[[ THE INPUT open ]]

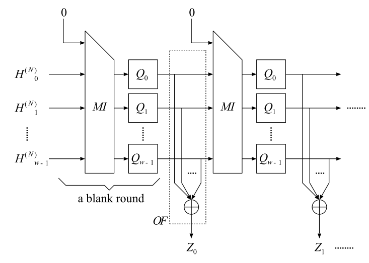 Функция финализации дайджеста Luffa
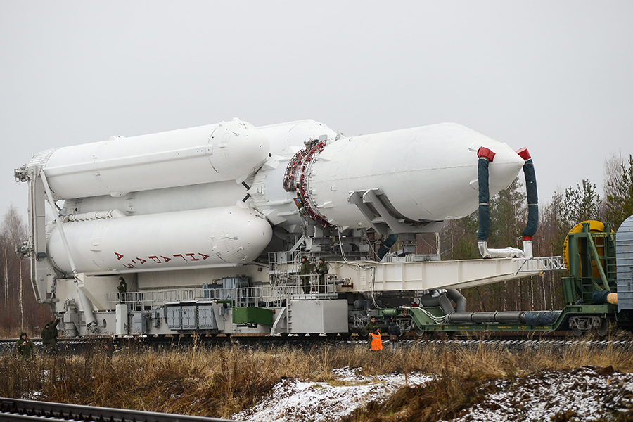 Вывоз ракеты-носителя «Ангара-А5» на стартовый комплекс космодрома Плесецк (Архангельская обл.)
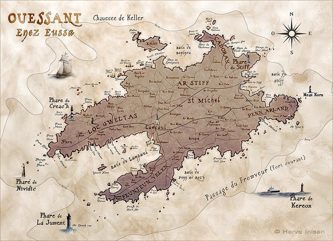 Carte de l'Île d'Ouessant
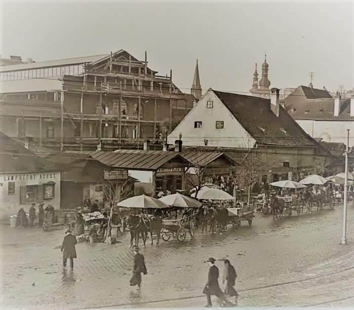 Im Haus mit Deiecksgiebel im Vordergrund war das Gasthaus "Flucht aus Ägypten" untergebracht.
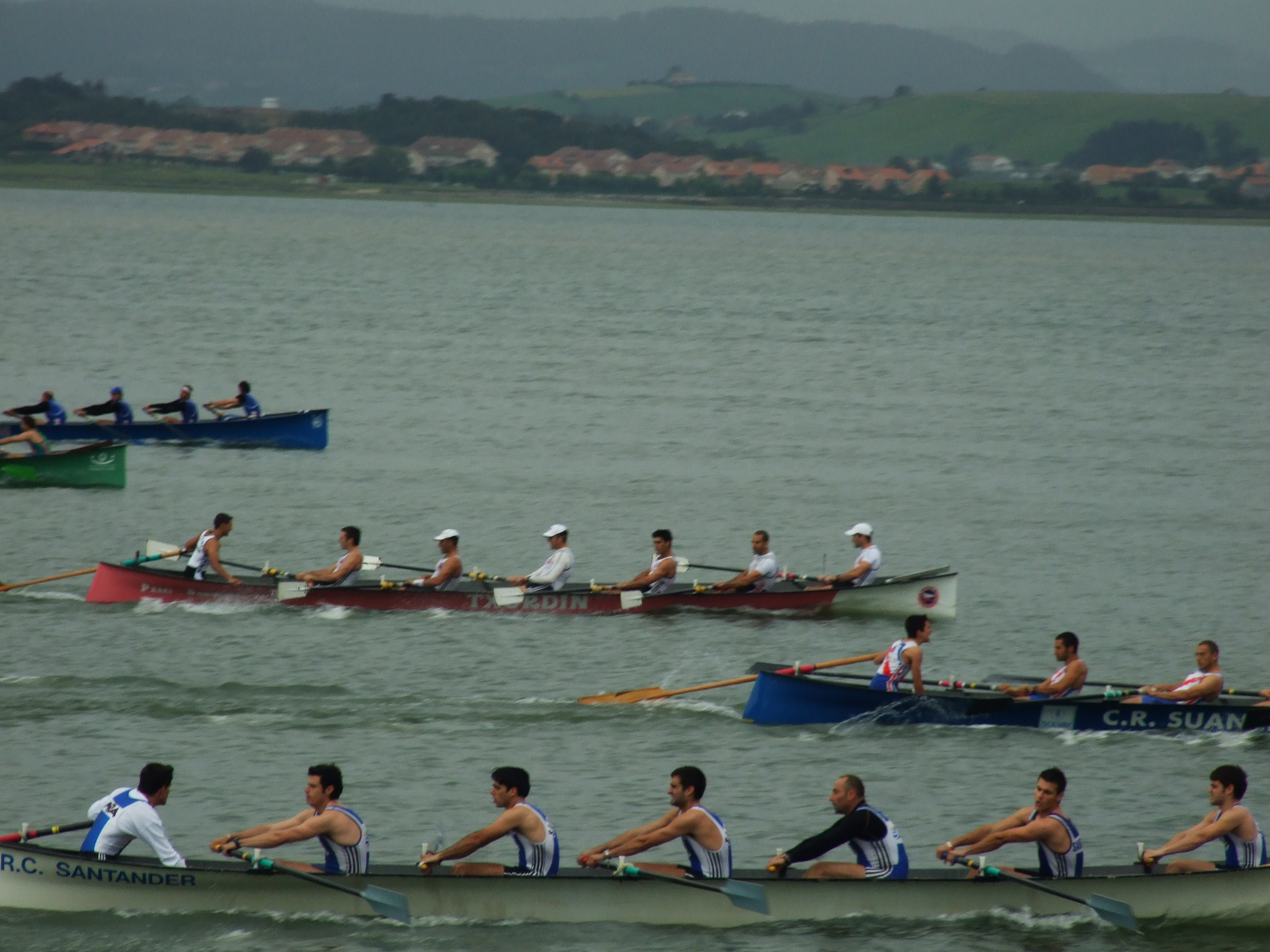 Primera tanda del Regional de Cantabria de Trainerillas 2007.
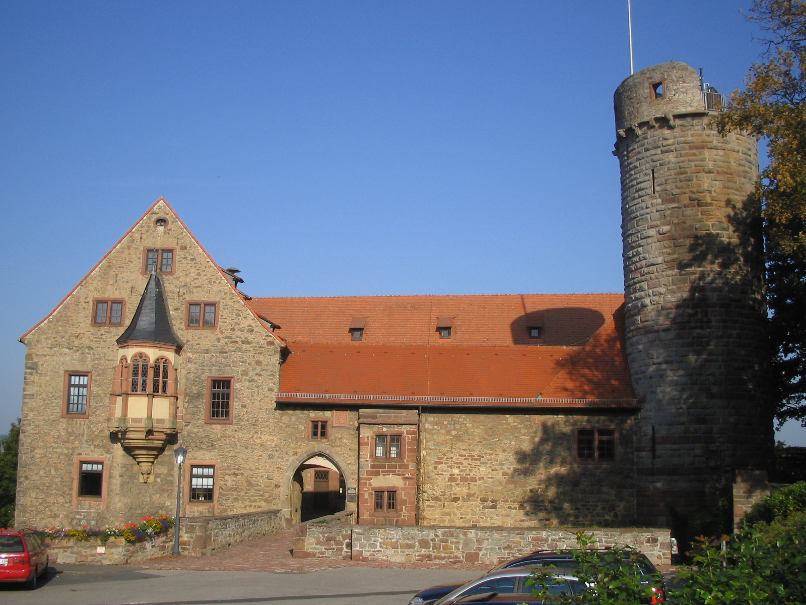 Schloss Külsheim

[[ THE INPUT closed ]]

TASK PROMPT: Exactly the lines from the one holding "Плесецк (Архангельская обл.)" through the last line of the entries must be set down, with nothing added and no pictures.

ANSWER TO THE EXERCISE:
 Вывоз ракеты-носителя «Ангара-А5» на стартовый комплекс космодрома Плесецк (Архангельская обл.)
 Carte de l'Île d'Ouessant
 Im Haus mit Deiecksgiebel im Vordergrund war das Gasthaus "Flucht aus Ägypten" untergebracht.
 Primera tanda del Regional de Cantabria de Trainerillas 2007.
 Schloss Külsheim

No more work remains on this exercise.